Data in this exercise:

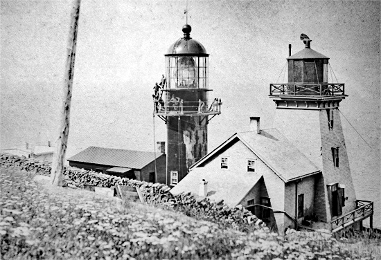 En 1907 le nouveau phare de Pointe-à-la-Renommée en construction et l'ancien de 1880.
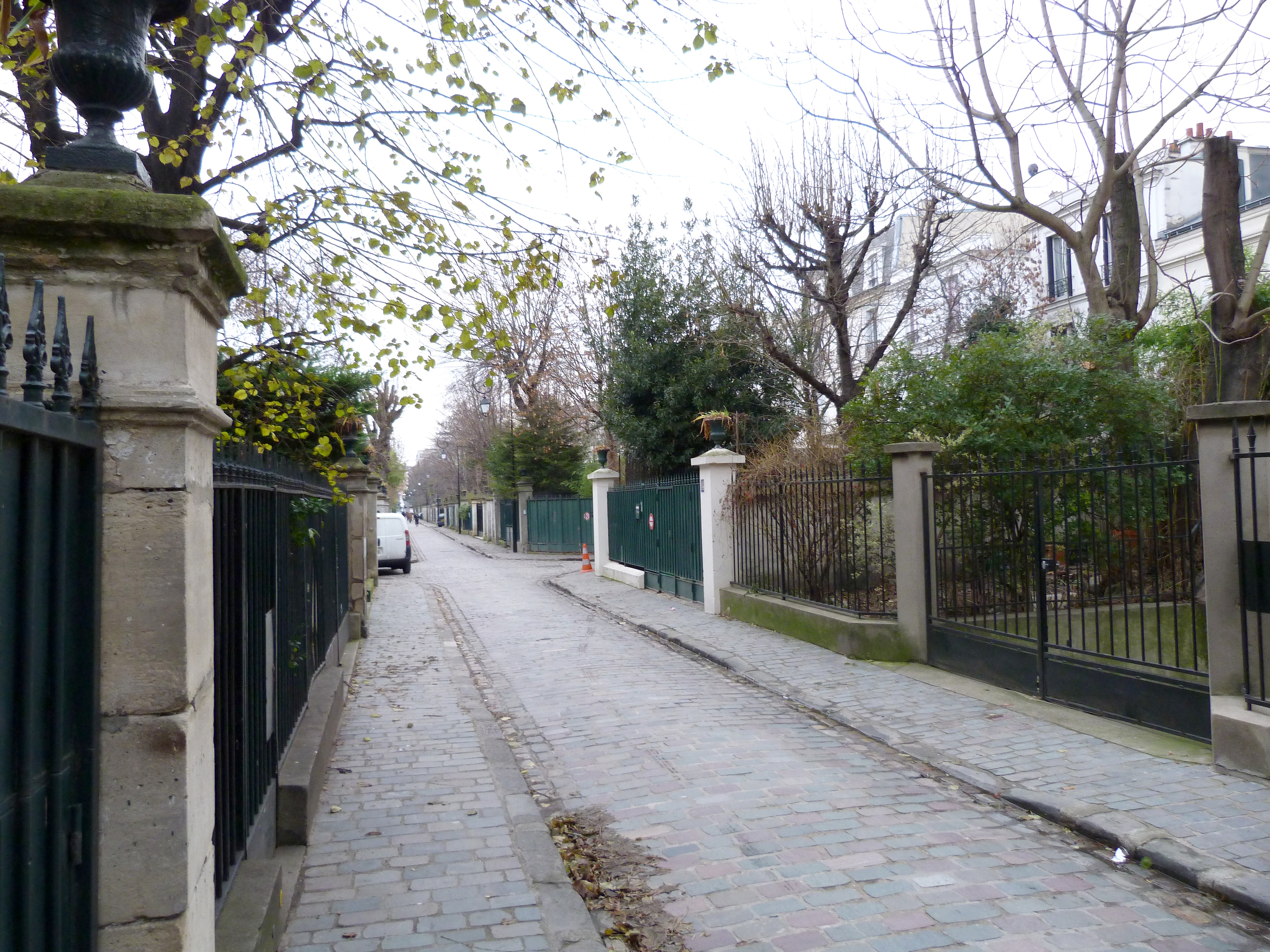 Cité des Fleurs, voie privée, Paris (17e arrond.), vue générale en direction de la rue de la Jonquière.
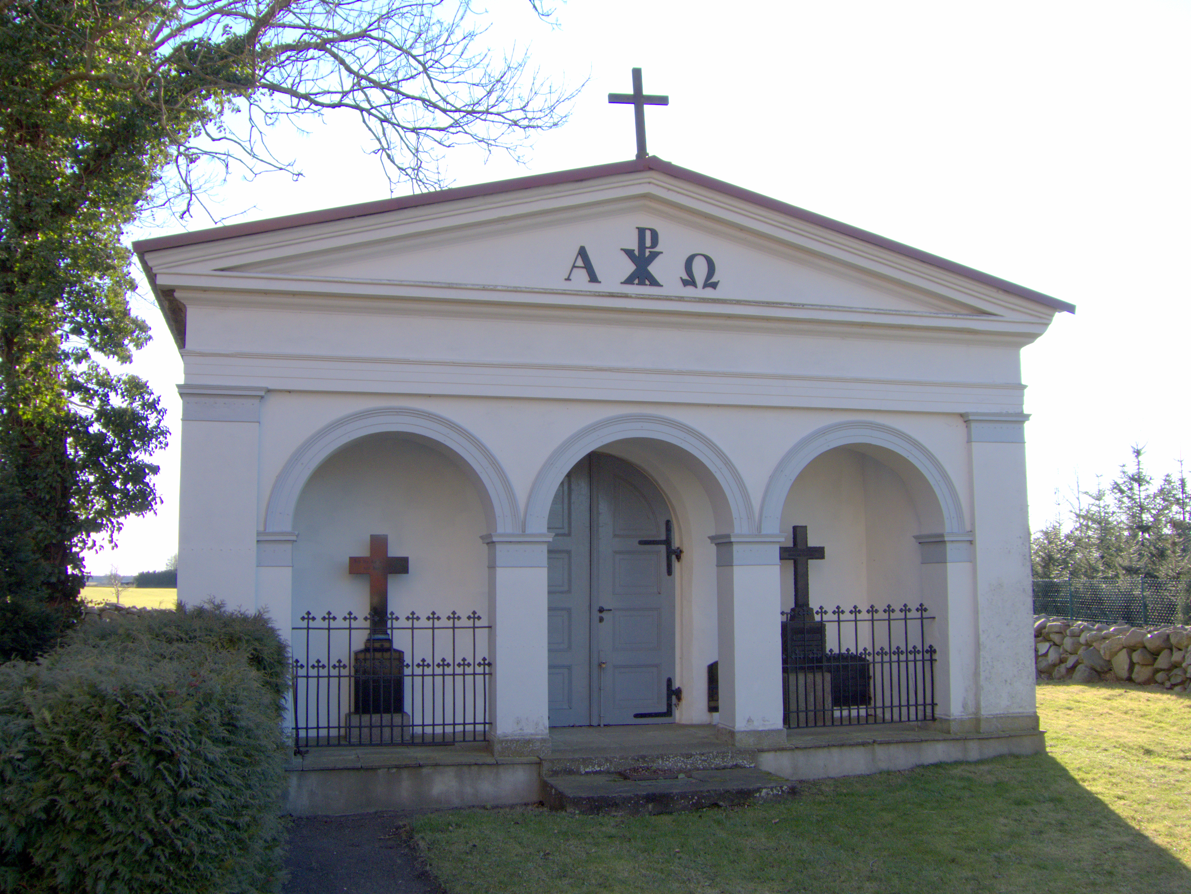 Mausoleum in Pensin, Nordseite mit Eingangsvorhalle
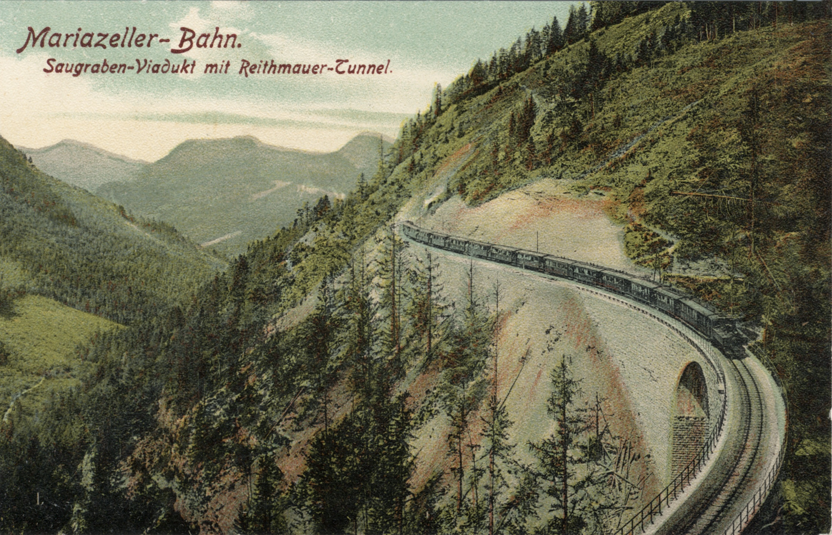 Personenzug der Mariazellerbahn auf dem Saugrabenviadukt bei Annaberg, gezogen von einer Lokomotive der Reihe Uv.
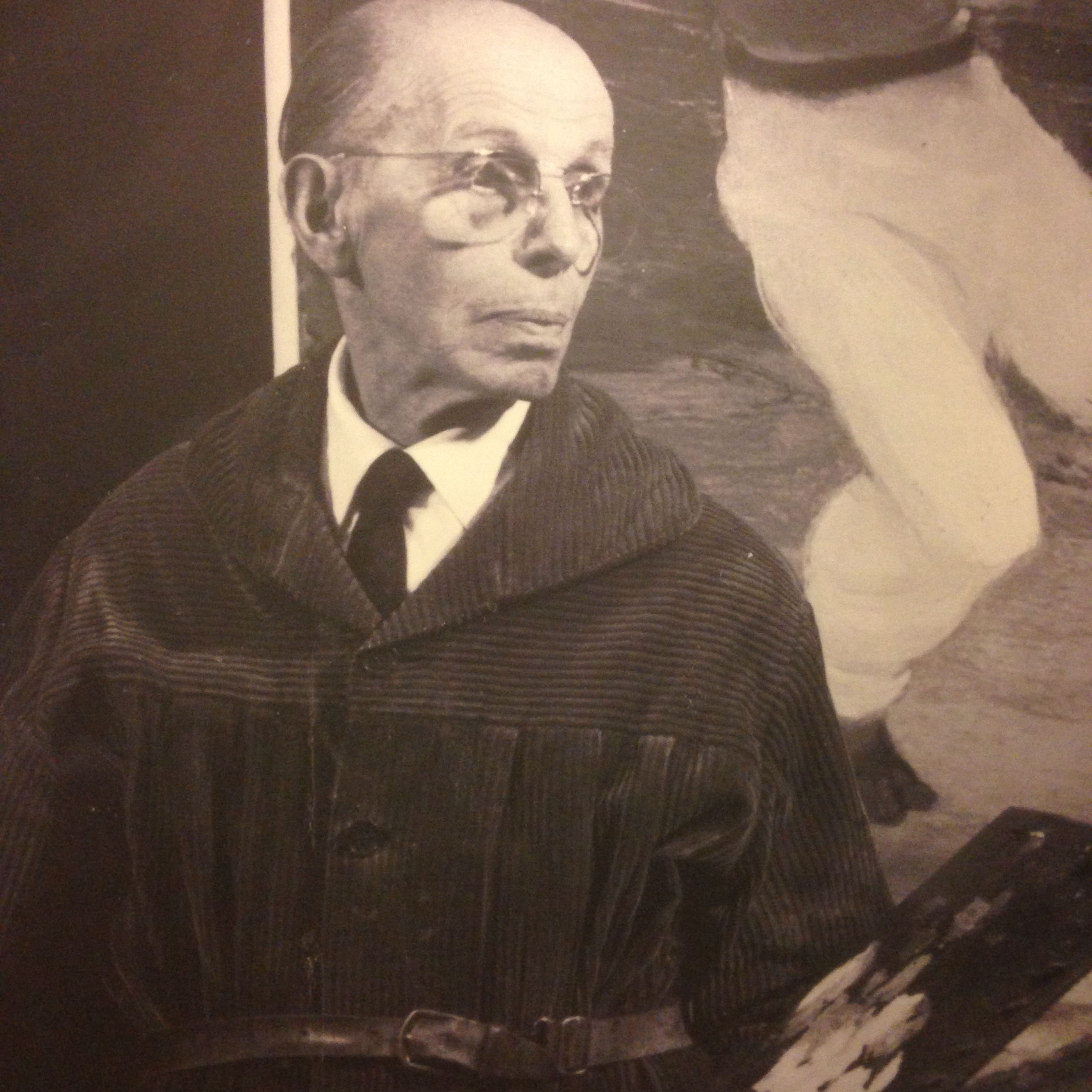 Amedeo Bocchi
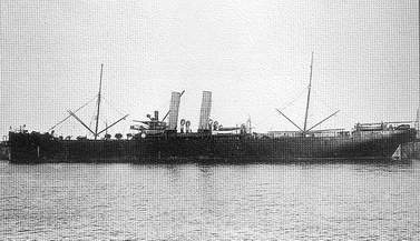 Transporte ARA Chaco
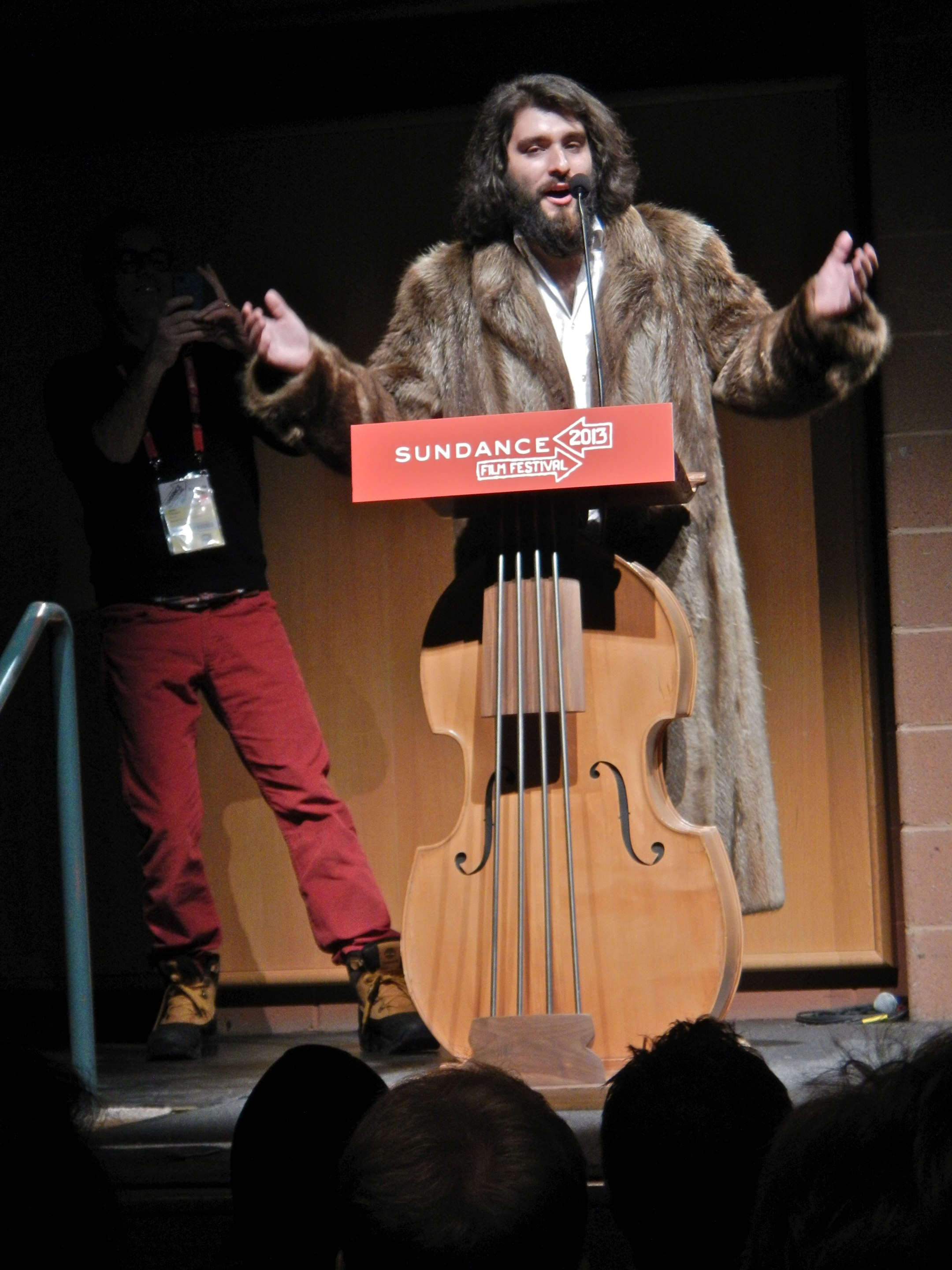 Sundance 2013

Problem requirements: Reproduce, with the pictures omitted, exactly those lines that run from the line with "Personenzug der Mariazellerbahn" to the last line of the material, both ends included.

Written reply:
 Personenzug der Mariazellerbahn auf dem Saugrabenviadukt bei Annaberg, gezogen von einer Lokomotive der Reihe Uv.
 Amedeo Bocchi
 Transporte ARA Chaco
 Sundance 2013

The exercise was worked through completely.